*Work instruction:*
Retype, word for word, only the lines from the one containing "Anomala orientalis：セマダラコガネ 2008/07/29" through the last line of the listing below. Pictures do not belong in the result.

*Given records:*
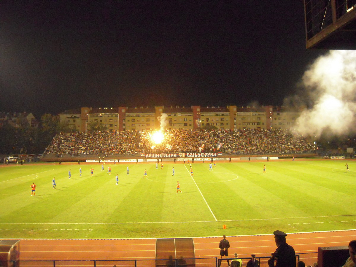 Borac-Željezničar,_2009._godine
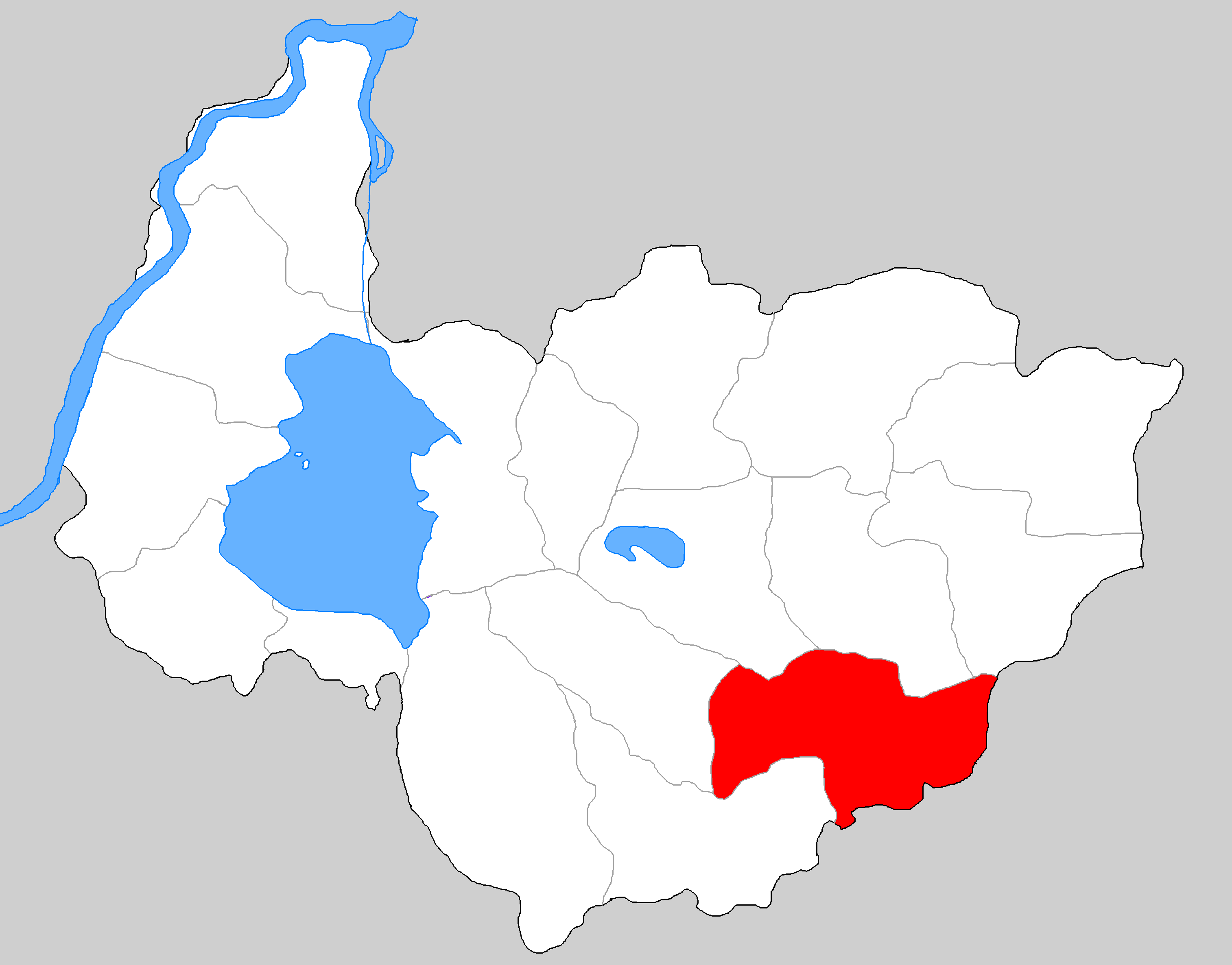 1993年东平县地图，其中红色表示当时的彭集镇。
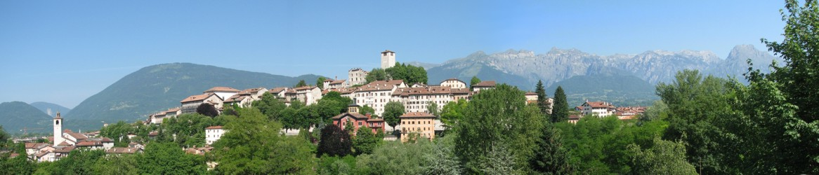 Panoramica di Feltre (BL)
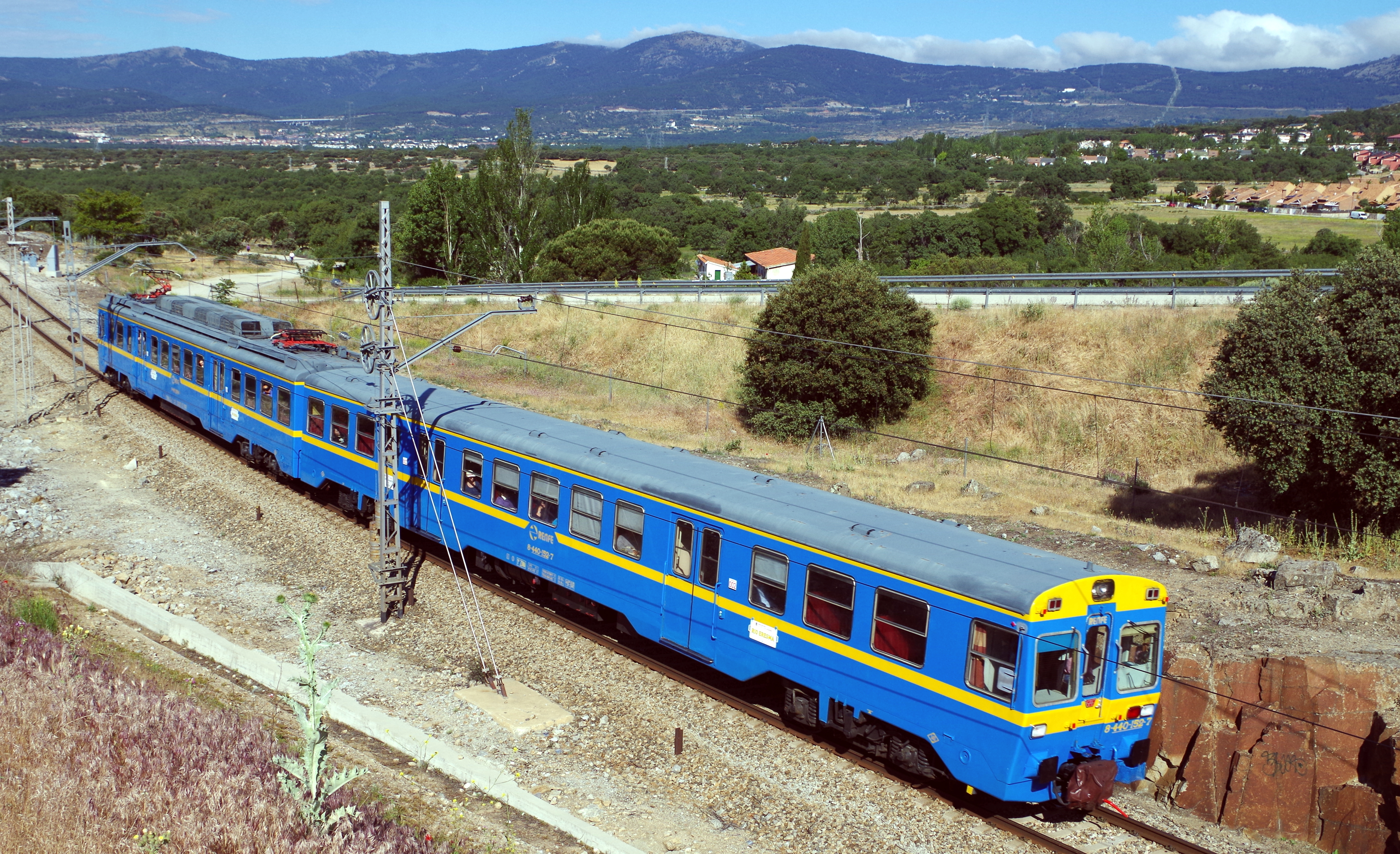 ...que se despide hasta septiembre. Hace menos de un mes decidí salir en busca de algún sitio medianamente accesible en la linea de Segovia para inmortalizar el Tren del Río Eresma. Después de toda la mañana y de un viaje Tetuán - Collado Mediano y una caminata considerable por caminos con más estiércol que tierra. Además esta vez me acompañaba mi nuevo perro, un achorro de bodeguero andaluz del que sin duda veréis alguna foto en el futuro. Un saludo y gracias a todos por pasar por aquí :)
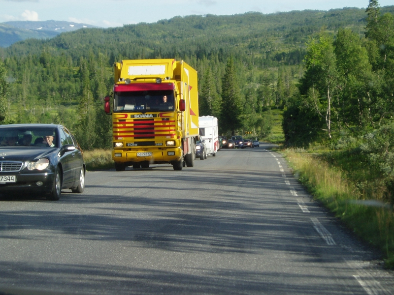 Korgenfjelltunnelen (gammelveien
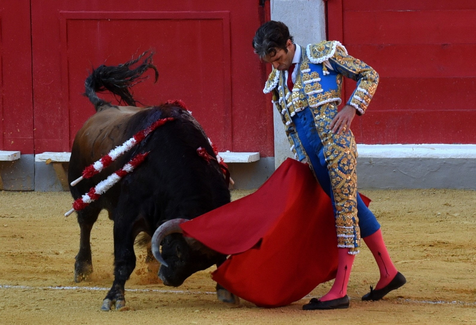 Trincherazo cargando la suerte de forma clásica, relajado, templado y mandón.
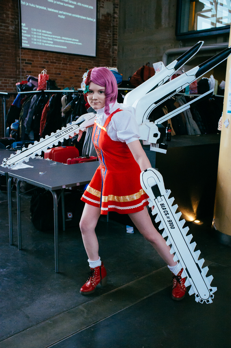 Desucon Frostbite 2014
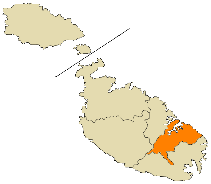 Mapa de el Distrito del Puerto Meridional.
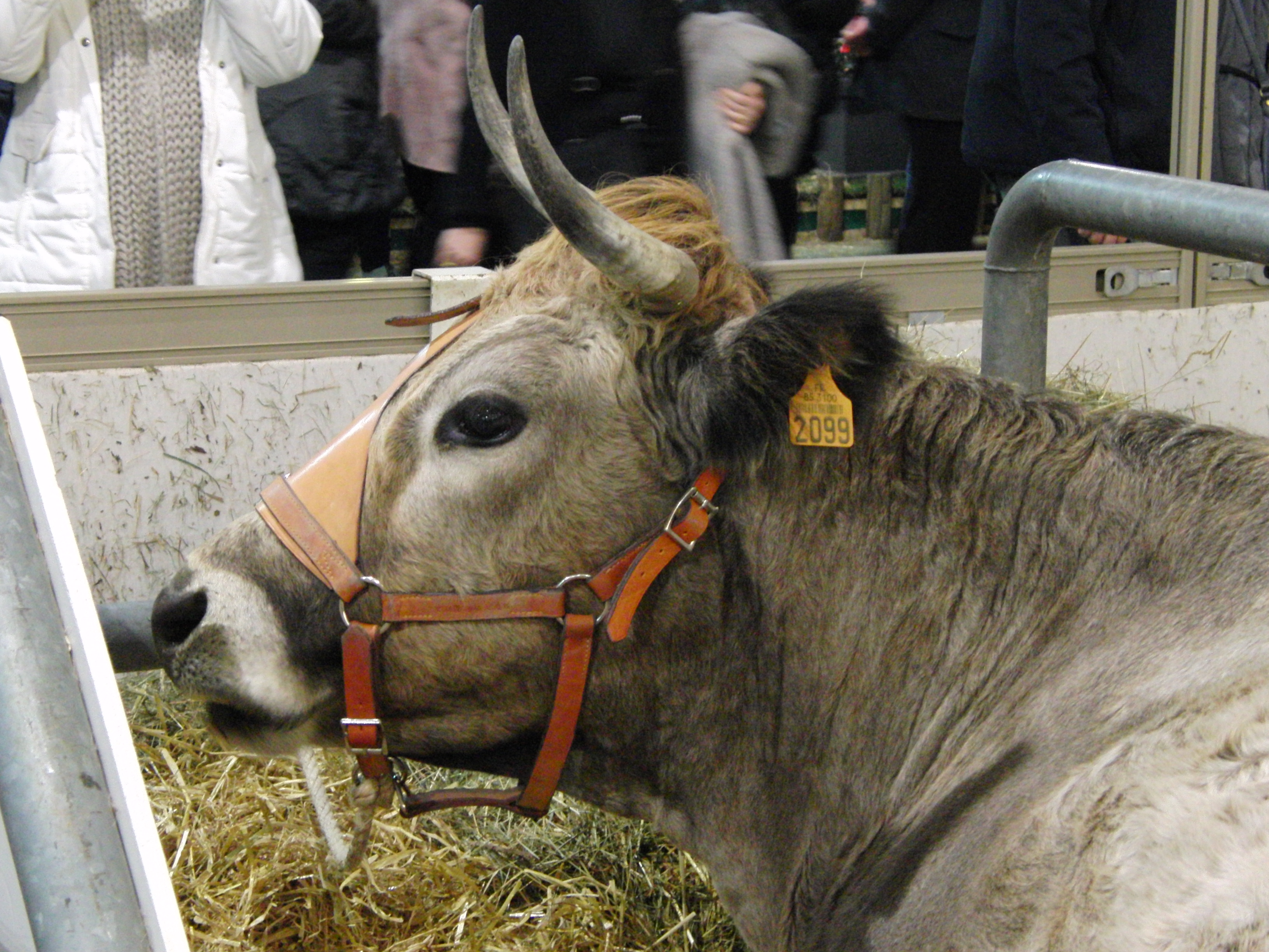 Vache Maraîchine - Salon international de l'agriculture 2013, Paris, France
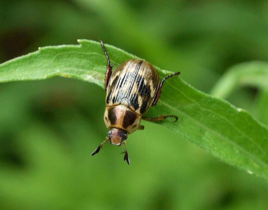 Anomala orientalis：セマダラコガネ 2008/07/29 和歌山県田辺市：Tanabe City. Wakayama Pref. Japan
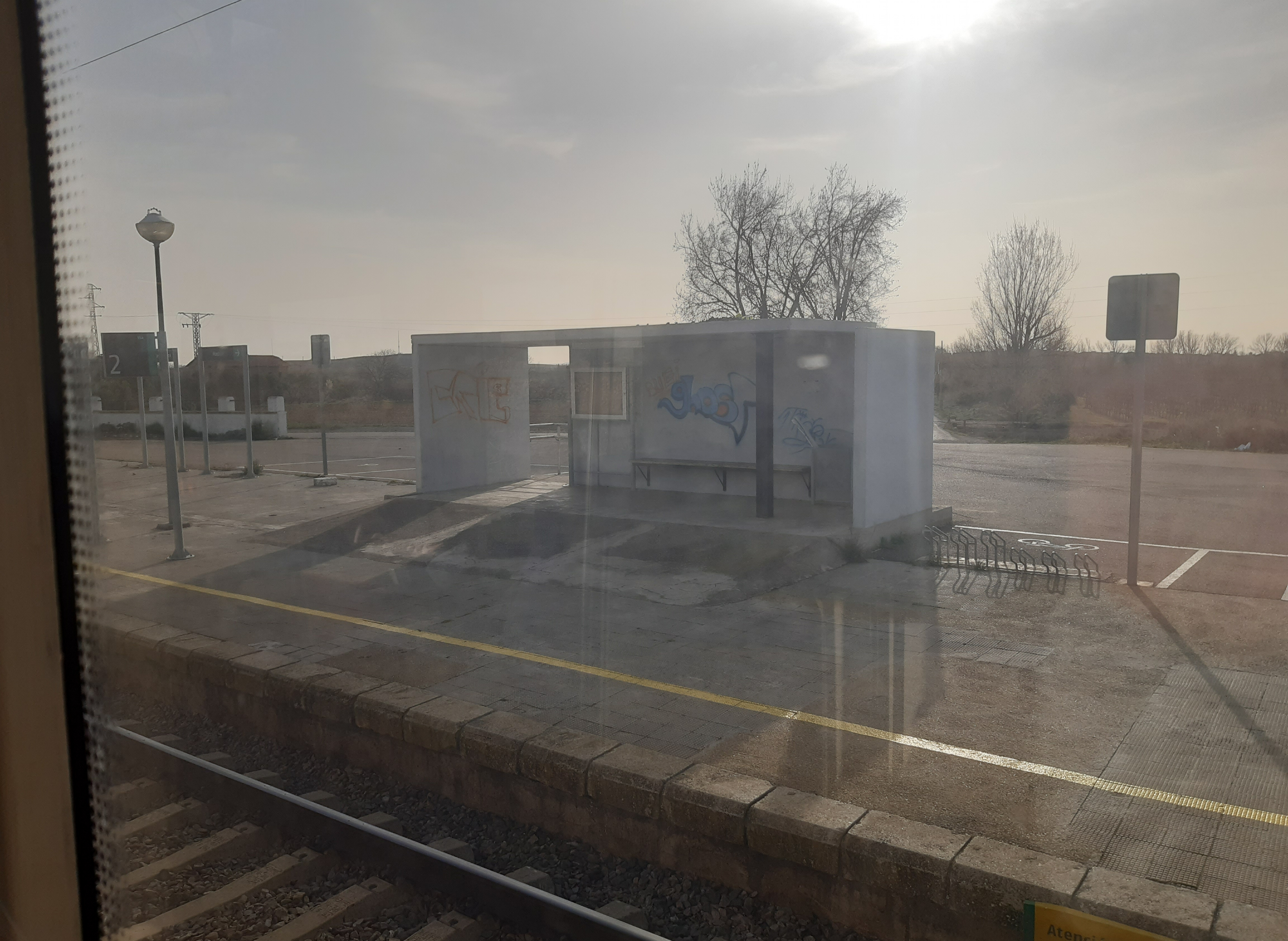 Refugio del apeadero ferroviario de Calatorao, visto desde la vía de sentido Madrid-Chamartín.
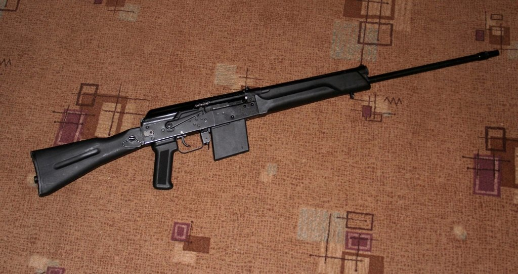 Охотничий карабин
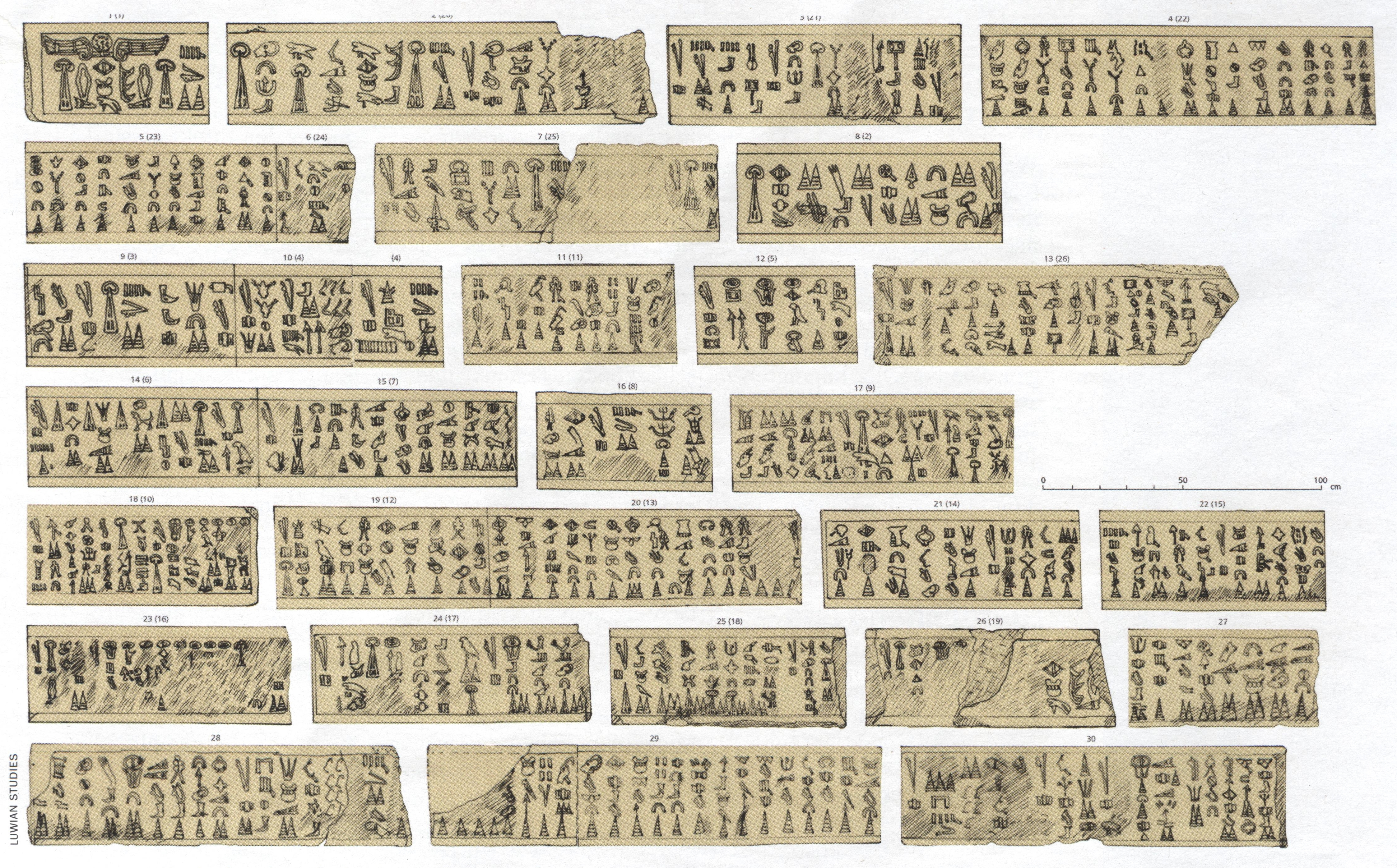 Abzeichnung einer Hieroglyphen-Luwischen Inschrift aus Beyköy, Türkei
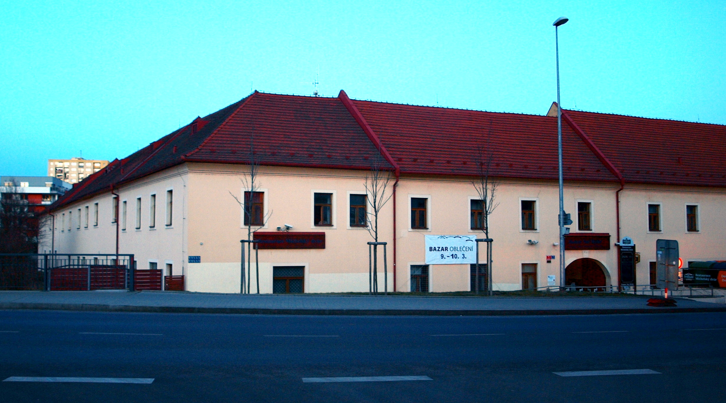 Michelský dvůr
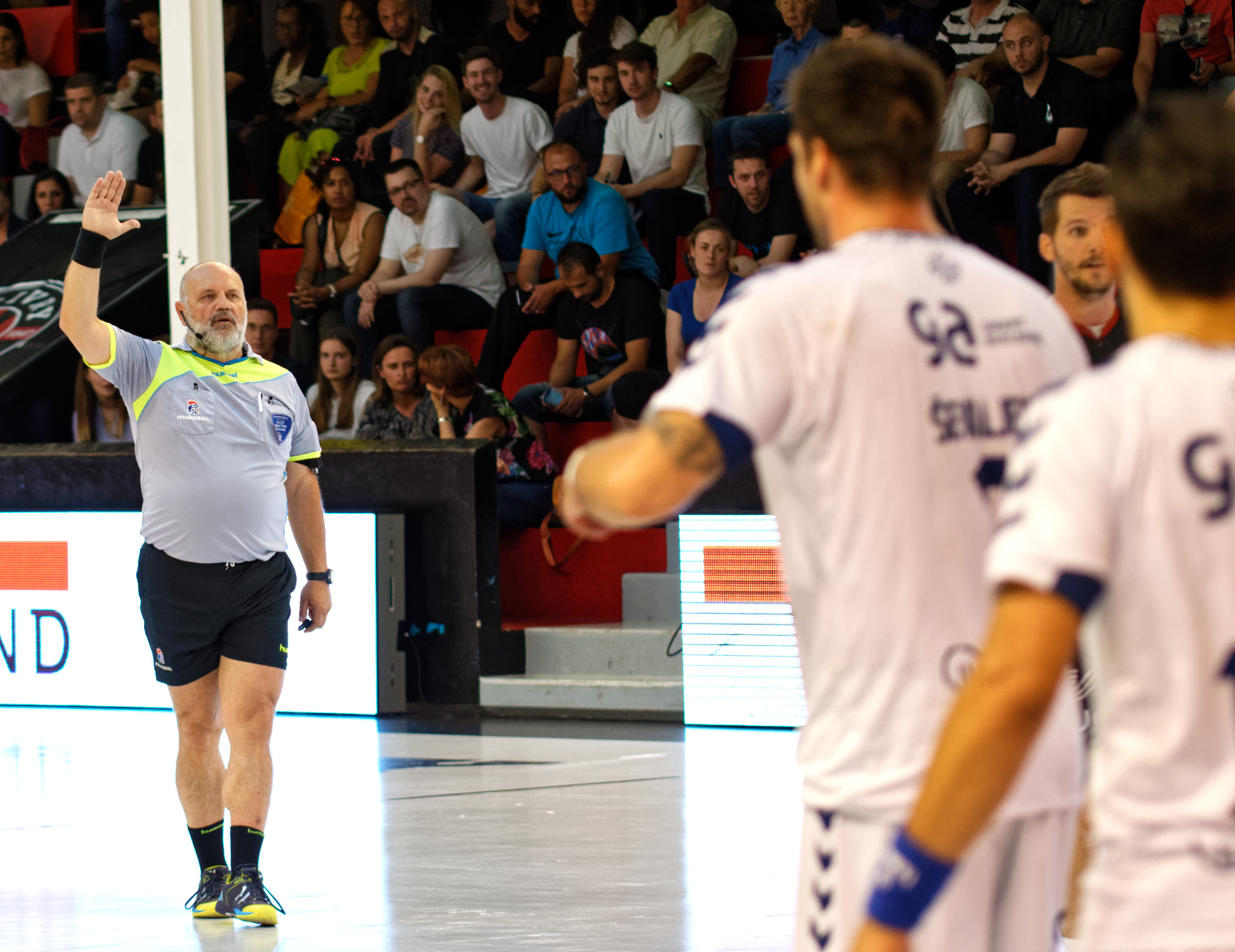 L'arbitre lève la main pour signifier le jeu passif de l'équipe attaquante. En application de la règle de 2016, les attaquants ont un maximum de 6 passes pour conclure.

*Response area:*
 Anomala orientalis：セマダラコガネ 2008/07/29 和歌山県田辺市：Tanabe City. Wakayama Pref. Japan
 Refugio del apeadero ferroviario de Calatorao, visto desde la vía de sentido Madrid-Chamartín.
 Охотничий карабин
 Abzeichnung einer Hieroglyphen-Luwischen Inschrift aus Beyköy, Türkei
 Michelský dvůr
 L'arbitre lève la main pour signifier le jeu passif de l'équipe attaquante. En application de la règle de 2016, les attaquants ont un maximum de 6 passes pour conclure.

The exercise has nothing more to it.